*WORK INSTRUCTIONS*.
Please reproduce the entries below exactly as they stand, but leave the pictures out.

*THE DATA*.

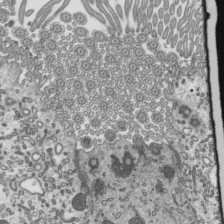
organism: Mouse
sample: Mouse epididymis efferent ductule cilia
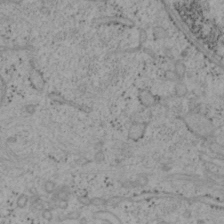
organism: Human
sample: HeLa cells
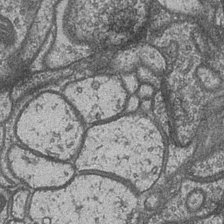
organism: Drosophila
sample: Optic medulla
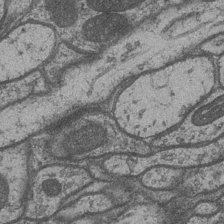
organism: Drosophila
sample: Optic medulla
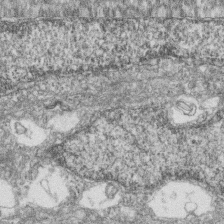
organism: Zebrafish
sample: Cilia; retinal pigment epithelium
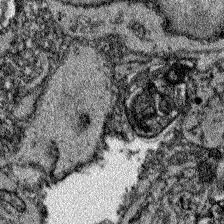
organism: Zebrafish
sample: Larval olfactory bulb
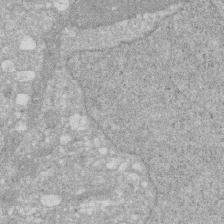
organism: Human
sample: HIV infected U937 cells
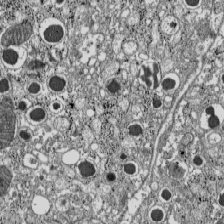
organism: C57BL Mouse
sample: Pancreatic islet
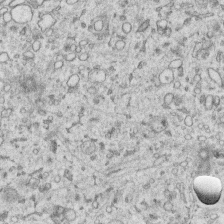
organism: Human
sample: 1205lu cells
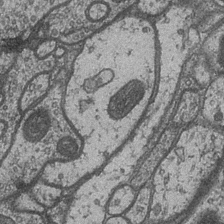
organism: Drosophila
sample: Optic medulla
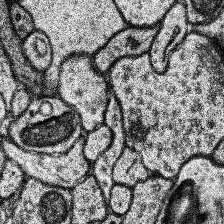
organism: Human
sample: Temporal Lobe
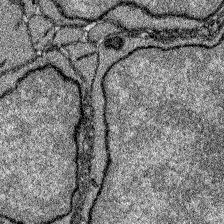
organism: Zebrafish
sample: Larval olfactory bulb
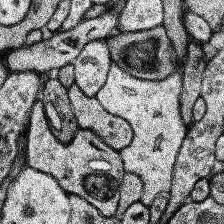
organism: Human
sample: Temporal Lobe
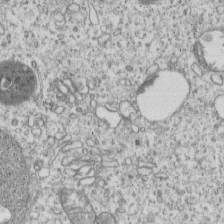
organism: Human
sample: MDA-MB-231 cells
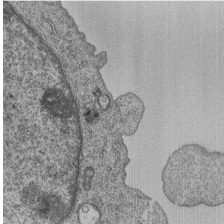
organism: Human
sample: MDA-MB-231 cells
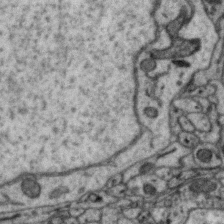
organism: Zebra finch
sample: Brain
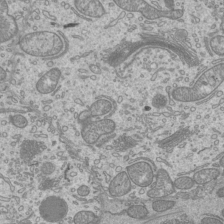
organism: Mouse
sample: Cilia; mouse epididymis
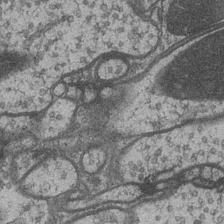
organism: Drosophila
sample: Optic medulla
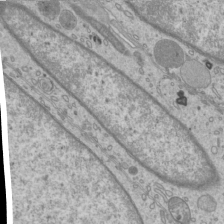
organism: Mouse
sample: Cilia; mouse epididymis
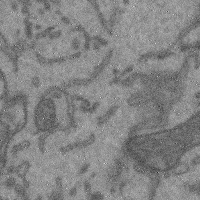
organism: Mouse
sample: Cerebral cortex
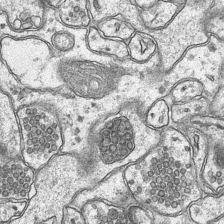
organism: Mouse
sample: CA1 Hippocampus
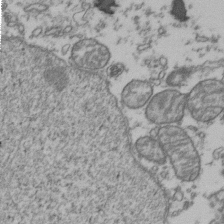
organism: Human
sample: Activated Jurkat CD4+ T cells
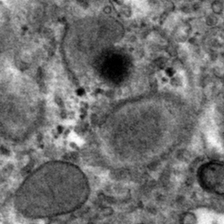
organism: Mouse
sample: Mouse hepatocytes
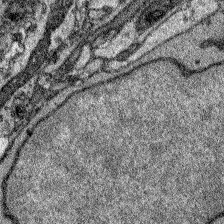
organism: Zebrafish
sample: Larval olfactory bulb
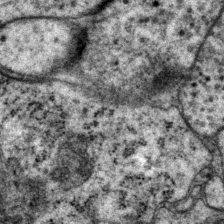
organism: P. pacificus
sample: Pharynx
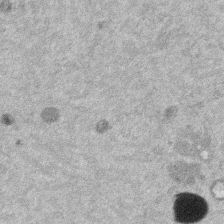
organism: Mouse
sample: Dividing mouse embryo 1 cell stage
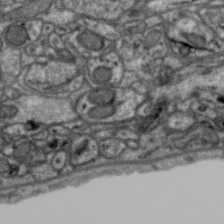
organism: Zebra finch
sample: Brain
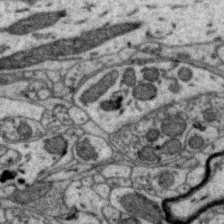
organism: Zebra finch
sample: Brain
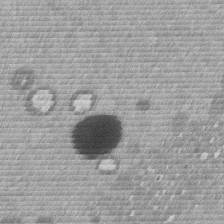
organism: Mouse
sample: Dividing mouse embryo 1 cell stage
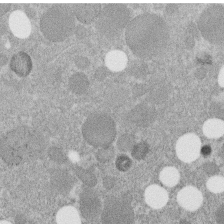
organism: C. elegans
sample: C. elegans embryo early stage
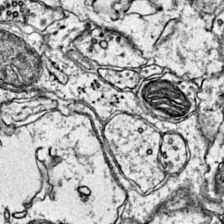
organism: Mouse
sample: Primary visual cortex
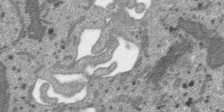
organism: Human
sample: Lung epithelial cells infected with SARS-CoV-2
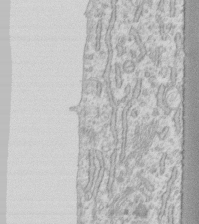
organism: Human
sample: Fibroblast cells
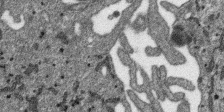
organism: Human
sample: Lung epithelial cells infected with SARS-CoV-2
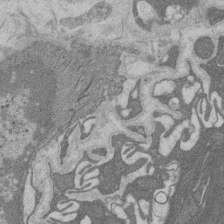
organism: Rat
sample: Salivary granule
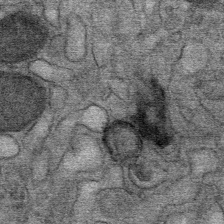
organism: Mouse
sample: Mouse Salivary gland
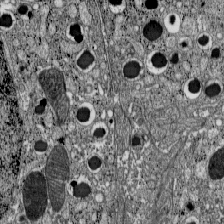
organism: C57BL Mouse
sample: Pancreatic islet
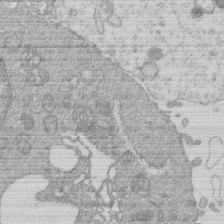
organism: Human
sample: Macrophage cells
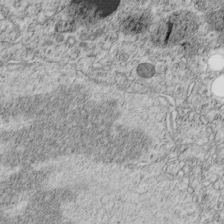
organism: C. elegans
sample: C. elegans embryo early stage
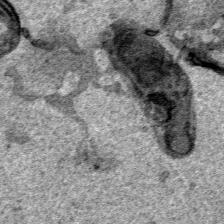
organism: Human
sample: Mitochondria in HCT116 cells
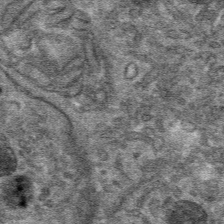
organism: Mouse
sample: Mouse hepatocytes
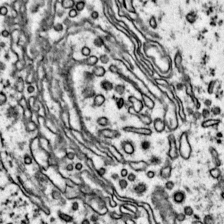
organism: Mouse
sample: Primary visual cortex
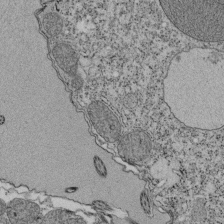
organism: Tetrahymena
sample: Cilia in tetrahymena
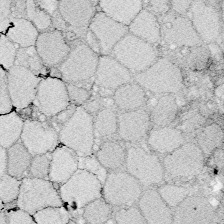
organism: Zebrafish
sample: Whole-Brain
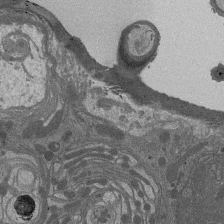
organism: Drosophila
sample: Antenna
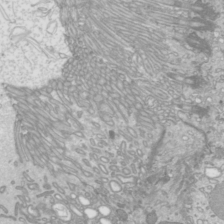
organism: Mouse
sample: Cilia; mouse epididymis
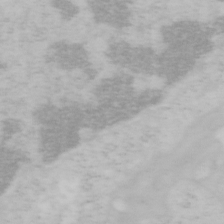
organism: Mouse
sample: OT-I killer T cells with ID8 ovarian cancer cells
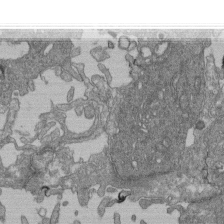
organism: Human
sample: Retinal organoid Rod and Cone cells
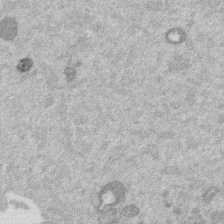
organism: Mouse
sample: Dividing mouse embryo 1 cell stage
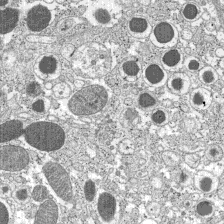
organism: C57BL Mouse
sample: Pancreatic islet
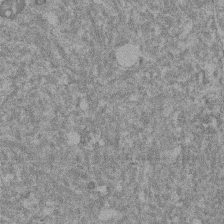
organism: Mouse
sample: Dividing mouse embryo 1 cell stage
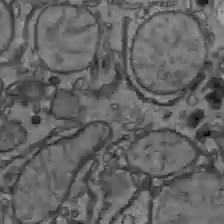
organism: C57BL Mouse
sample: Liver
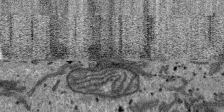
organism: Human
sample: Lung epithelial cells, uninfected (mock) control
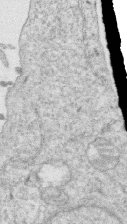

*RESULT OF THIS EXERCISE*.
organism: Mouse
sample: Mouse epididymis efferent ductule cilia
organism: Human
sample: HeLa cells
organism: Drosophila
sample: Optic medulla
organism: Drosophila
sample: Optic medulla
organism: Zebrafish
sample: Cilia; retinal pigment epithelium
organism: Zebrafish
sample: Larval olfactory bulb
organism: Human
sample: HIV infected U937 cells
organism: C57BL Mouse
sample: Pancreatic islet
organism: Human
sample: 1205lu cells
organism: Drosophila
sample: Optic medulla
organism: Human
sample: Temporal Lobe
organism: Zebrafish
sample: Larval olfactory bulb
organism: Human
sample: Temporal Lobe
organism: Human
sample: MDA-MB-231 cells
organism: Human
sample: MDA-MB-231 cells
organism: Zebra finch
sample: Brain
organism: Mouse
sample: Cilia; mouse epididymis
organism: Drosophila
sample: Optic medulla
organism: Mouse
sample: Cilia; mouse epididymis
organism: Mouse
sample: Cerebral cortex
organism: Mouse
sample: CA1 Hippocampus
organism: Human
sample: Activated Jurkat CD4+ T cells
organism: Mouse
sample: Mouse hepatocytes
organism: Zebrafish
sample: Larval olfactory bulb
organism: P. pacificus
sample: Pharynx
organism: Mouse
sample: Dividing mouse embryo 1 cell stage
organism: Zebra finch
sample: Brain
organism: Zebra finch
sample: Brain
organism: Mouse
sample: Dividing mouse embryo 1 cell stage
organism: C. elegans
sample: C. elegans embryo early stage
organism: Mouse
sample: Primary visual cortex
organism: Human
sample: Lung epithelial cells infected with SARS-CoV-2
organism: Human
sample: Fibroblast cells
organism: Human
sample: Lung epithelial cells infected with SARS-CoV-2
organism: Rat
sample: Salivary granule
organism: Mouse
sample: Mouse Salivary gland
organism: C57BL Mouse
sample: Pancreatic islet
organism: Human
sample: Macrophage cells
organism: C. elegans
sample: C. elegans embryo early stage
organism: Human
sample: Mitochondria in HCT116 cells
organism: Mouse
sample: Mouse hepatocytes
organism: Mouse
sample: Primary visual cortex
organism: Tetrahymena
sample: Cilia in tetrahymena
organism: Zebrafish
sample: Whole-Brain
organism: Drosophila
sample: Antenna
organism: Mouse
sample: Cilia; mouse epididymis
organism: Mouse
sample: OT-I killer T cells with ID8 ovarian cancer cells
organism: Human
sample: Retinal organoid Rod and Cone cells
organism: Mouse
sample: Dividing mouse embryo 1 cell stage
organism: C57BL Mouse
sample: Pancreatic islet
organism: Mouse
sample: Dividing mouse embryo 1 cell stage
organism: C57BL Mouse
sample: Liver
organism: Human
sample: Lung epithelial cells, uninfected (mock) control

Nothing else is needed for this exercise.